Methamphetamine production raises serious safety and environmental concerns. The chemicals used in the production process are volatile and laboratories usually contain a variety of highly flammable toxic chemicals and vapors. For every pound of methamphetamine produced, 5 to 7 pounds of hazardous waste materials result. Toxic waste--dumped onto the ground, into rivers, or placed in containers that will eventually corrode and leak--can contaminate soil, kill vegetation, and poison local water supplies. Farmers could unwittingly use contaminated water to irrigate crops and water livestock. Rural areas are more at risk of water contamination than urban areas because municipal water supplies are chemically treated and frequently monitored.
Mexican criminal groups based in Tennessee, some associated with Mexican DTOs, transport methamphetamine into and through Tennessee from distribution centers primarily in Mexico, Arizona, California, and Texas. These criminal groups commonly transport methamphetamine in tractor-trailers and private vehicles.
Mexican criminal groups also transport methamphetamine through the Memphis International Airport using package delivery services.
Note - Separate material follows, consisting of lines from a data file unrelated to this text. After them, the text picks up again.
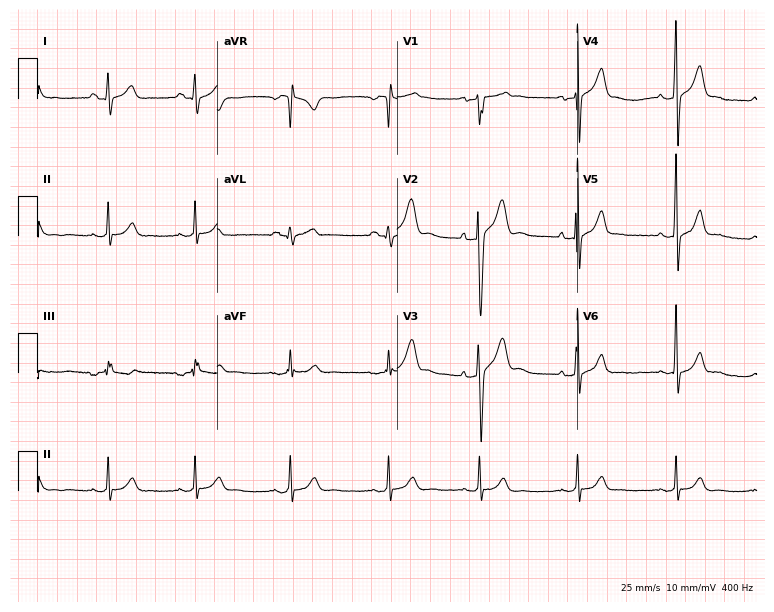
Resting 12-lead electrocardiogram (7.3-second recording at 400 Hz). Patient: a 19-year-old male. Read as a normal ECG.
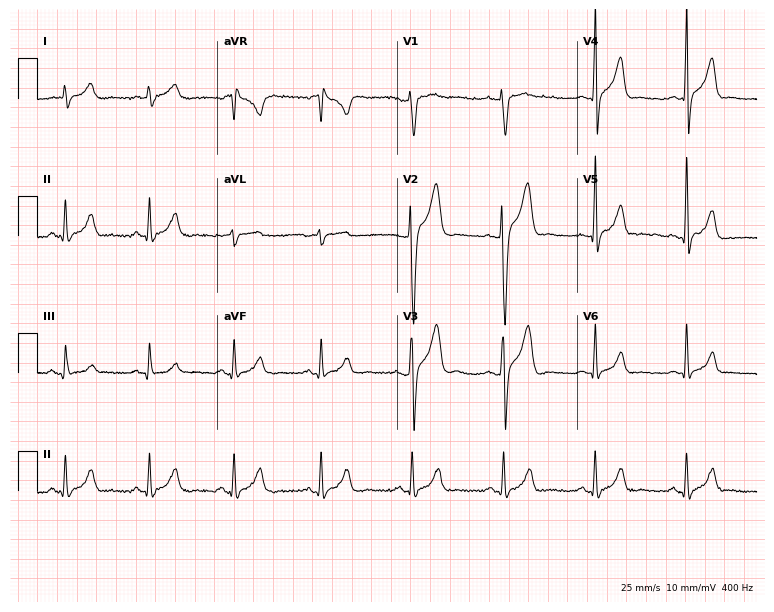
12-lead ECG from a 23-year-old male patient (7.3-second recording at 400 Hz). Recorded interpretation: within normal limits.
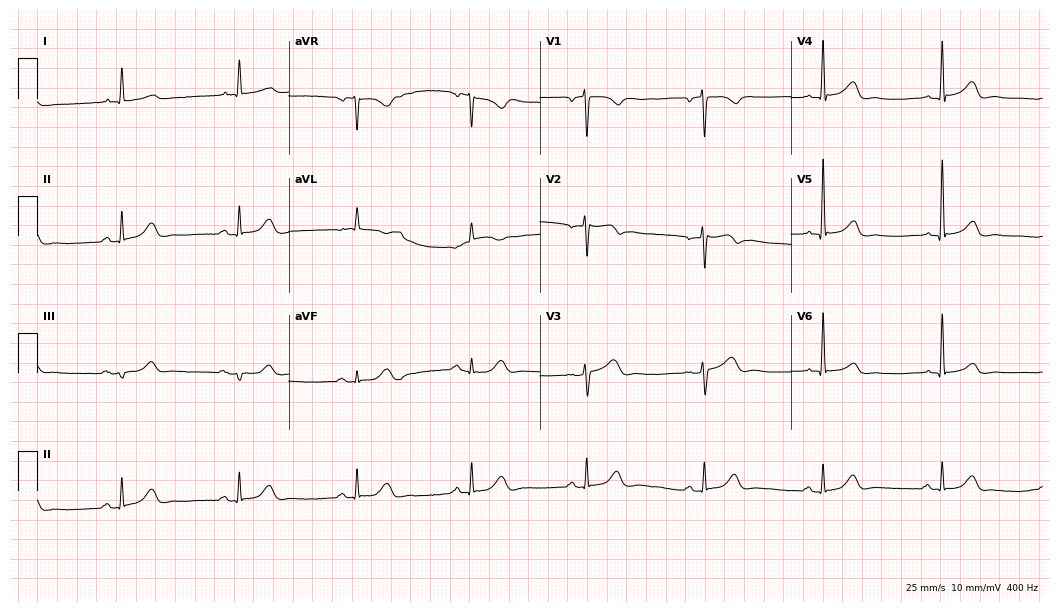
Standard 12-lead ECG recorded from a woman, 70 years old. None of these six findings is recorded: first-degree AV block, right bundle branch block, left bundle branch block, sinus bradycardia, atrial fibrillation, sinus tachycardia. Findings outside these six are not listed.
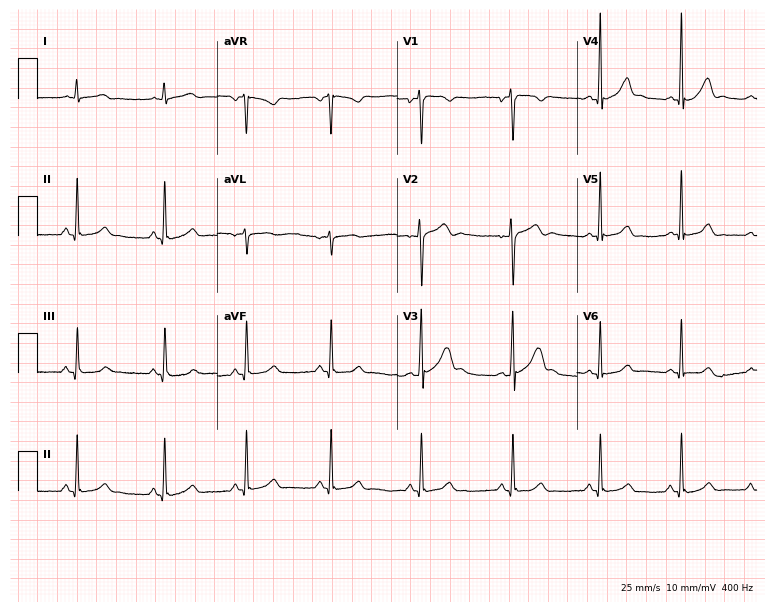
Standard 12-lead ECG recorded from a male, 20 years old. Read as a normal ECG.
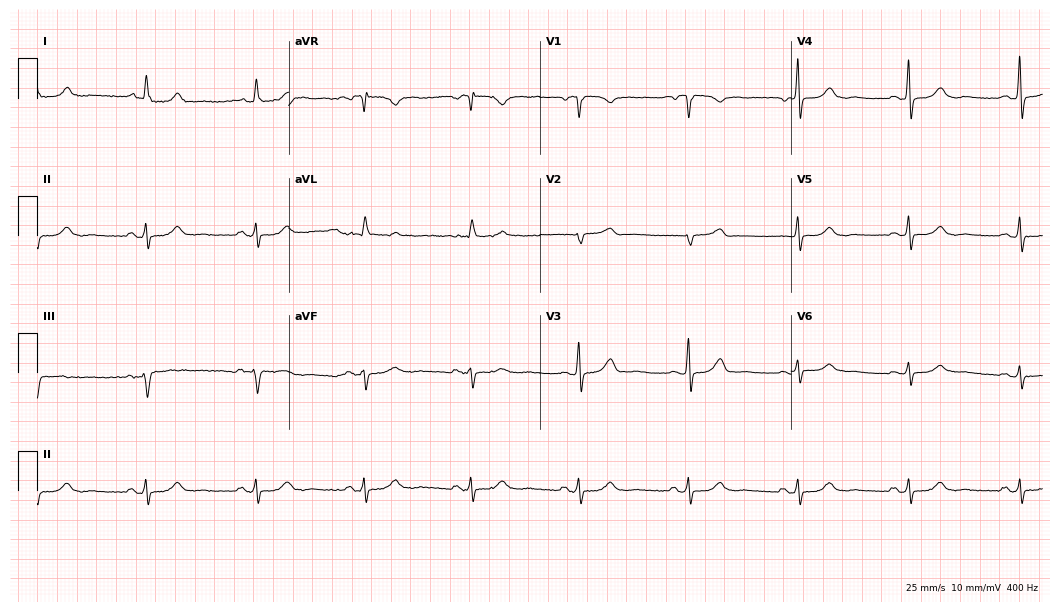
ECG (10.2-second recording at 400 Hz) — a 67-year-old female patient. Screened for six findings — first-degree AV block, right bundle branch block (RBBB), left bundle branch block (LBBB), sinus bradycardia, atrial fibrillation (AF), sinus tachycardia — none is recorded.
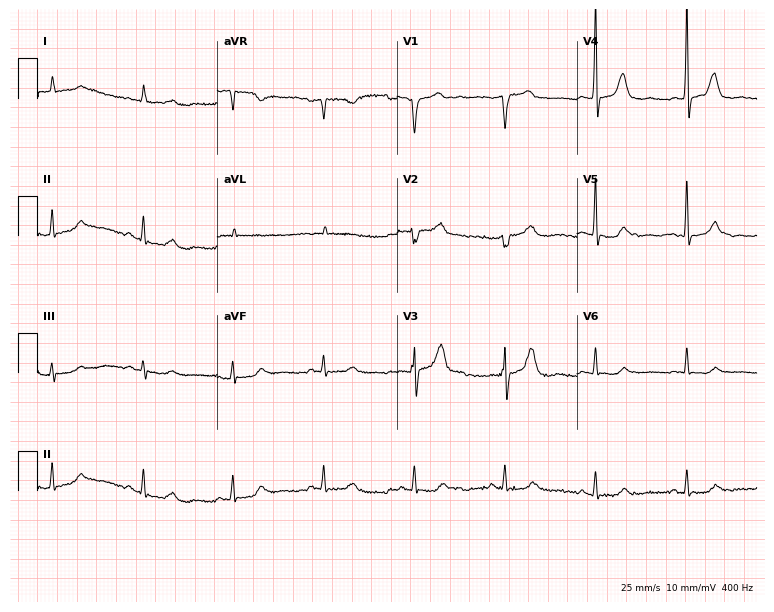
Resting 12-lead electrocardiogram. Patient: an 82-year-old man. None of these six findings is recorded: first-degree AV block, right bundle branch block, left bundle branch block, sinus bradycardia, atrial fibrillation, sinus tachycardia.
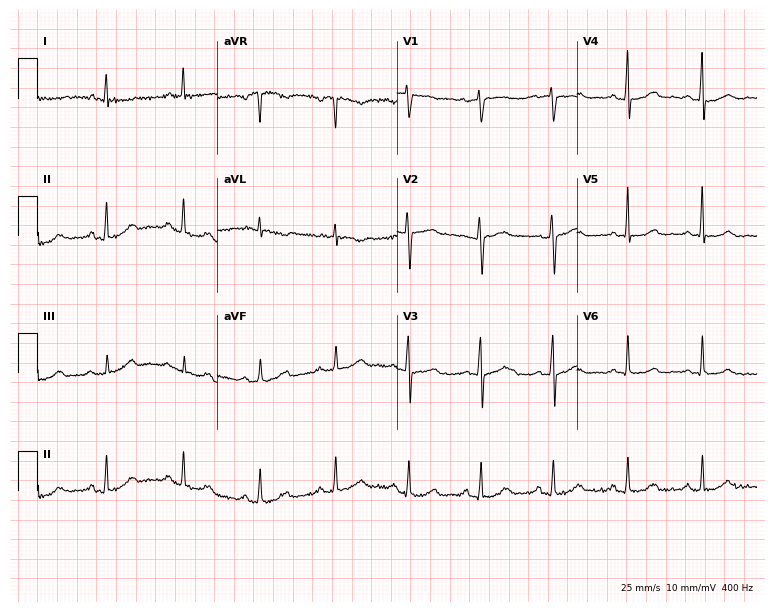
ECG — a female patient, 56 years old. Labelled as a normal ECG.
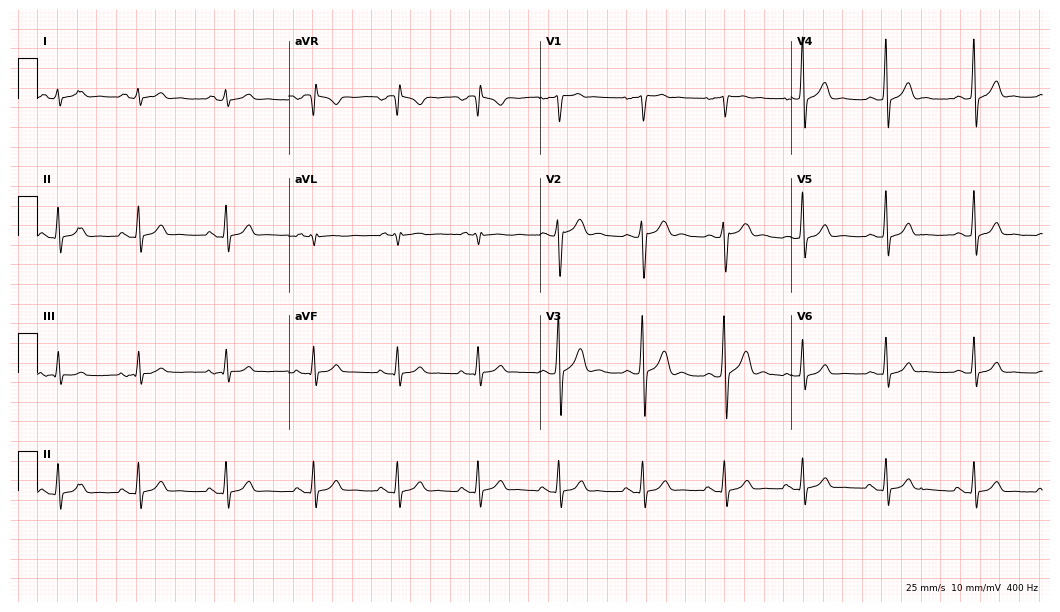
12-lead ECG (10.2-second recording at 400 Hz) from a man, 17 years old. Labelled as a normal ECG.
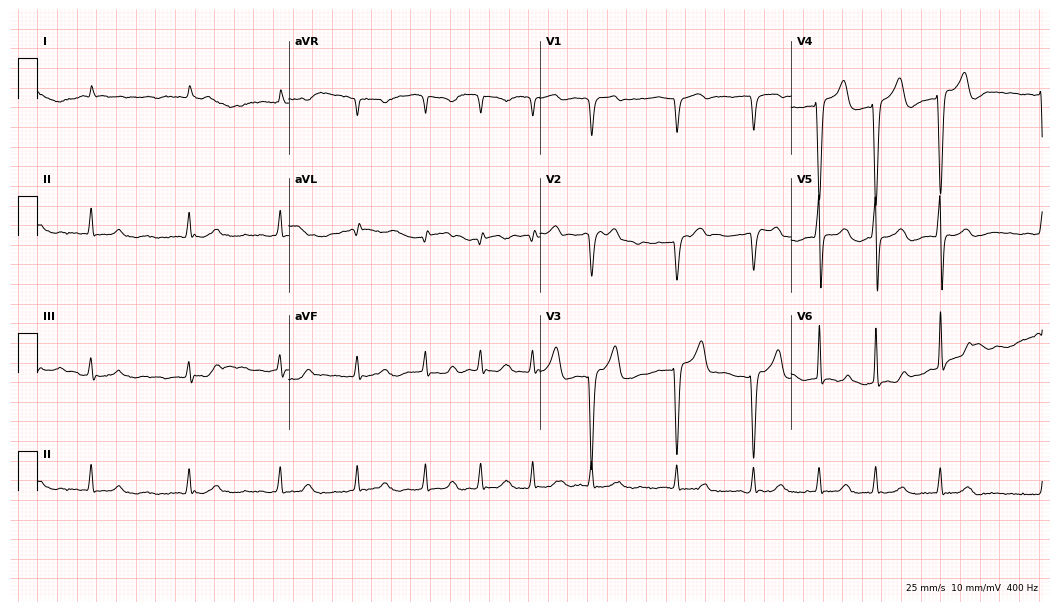
Resting 12-lead electrocardiogram (10.2-second recording at 400 Hz). Patient: a male, 84 years old. The tracing shows atrial fibrillation.

Methamphetamine sometimes is concealed in packages that contain auto parts or stuffed animals or is hidden between the glass and the backing of picture frames.
Local methamphetamine producers generally transport small quantities of the product in privately owned vehicles. They transport it within a small radius of the production site to established customers.
Mexican criminal groups based in Tennessee are the primary wholesale
distributors of methamphetamine produced in Mexico and southwestern
states. These groups purchase methamphetamine from Mexican DTOs in Mexico
and criminal groups primarily in Arizona, California, and Texas and supply
a variety of other criminal groups, street gangs, and OMGs that distribute
the drug at the retail level. Methamphetamine usually is distributed in
Tennessee at open-air drug markets and on street corners. Local
independent Caucasian producers distribute a small amount of
methamphetamine to established customers--usually family and friends--to
help fund further methamphetamine production.